In the latest versions the storage nodes can also do some parts of query processing using predicate push-down, so the amount of data to be transferred over the interconnect is also lowered. The client drivers understand all the horizontal scalability stuff and can failover between nodes transparently, so the whole setup is HA. A node can die and the cluster will continue, including open transactions.
If you need to accelerate performance further you can add read-through coherent cache nodes. These act as proxies and integrate with the block ownership system to do processing locally.
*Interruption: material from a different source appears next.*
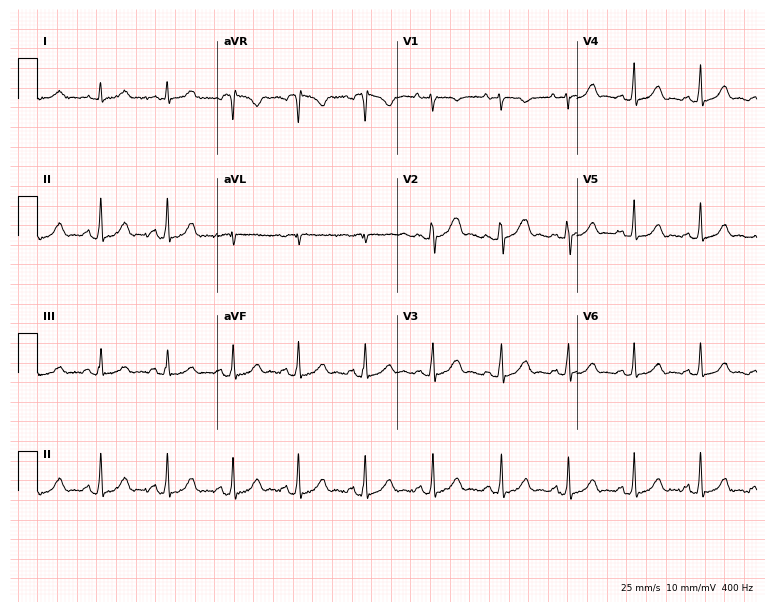
Standard 12-lead ECG recorded from a female, 37 years old (7.3-second recording at 400 Hz). Read as a normal ECG.

Other than financial reasons (I own some stock), I've started making this argument here on HN because it's unintuitive but correct, which is just enjoyable. A lot of people in the startup world don't realize any of the above, thinking that horizontally scalable fully coherent SQL databases either don't exist or have severe caveats. E.g. one reply to you suggests FoundationDB which is great, but it's a KV store and not a SQL database.
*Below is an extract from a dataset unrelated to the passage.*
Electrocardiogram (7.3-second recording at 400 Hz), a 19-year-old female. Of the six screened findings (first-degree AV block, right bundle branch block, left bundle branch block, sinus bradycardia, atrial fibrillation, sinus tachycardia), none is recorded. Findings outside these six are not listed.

By the end of the day it’s not black or white there are trade offs. So special hardware is simply a no go zone for me. What happens if you want to leave the cloud and host on premises its the activation of the lock-in mechanism. Thanks I can manage one solution or another using one of the open source technologies. It’s all trade offs.
You don't have to use the special hardware, it's just faster and easier if you do. And you the customized hardware deal pre-dates the cloud: you can buy the pre-built racks and have them wheeled into a self-hosted datacenter if you want. That's called ExaData.
But if you want to run the DB on your own VMs or bare metal, you can do that. It doesn't have any DRM so from time to time you'll be expected to run some scripts that check your usage and reports back, to ensure you've been paying for what you use. But otherwise it's operationally no different to an open source DB.
The open source aspect makes a difference in terms of who you pay for support (if anyone), what quality of support you get, things like that.
Well, no moreso than for any other RDBMS. It implements standard SQL, exporting your data is easy. The only lockin comes from using features that other databases don't have, but that tradeoff exists with any kind of software including open source.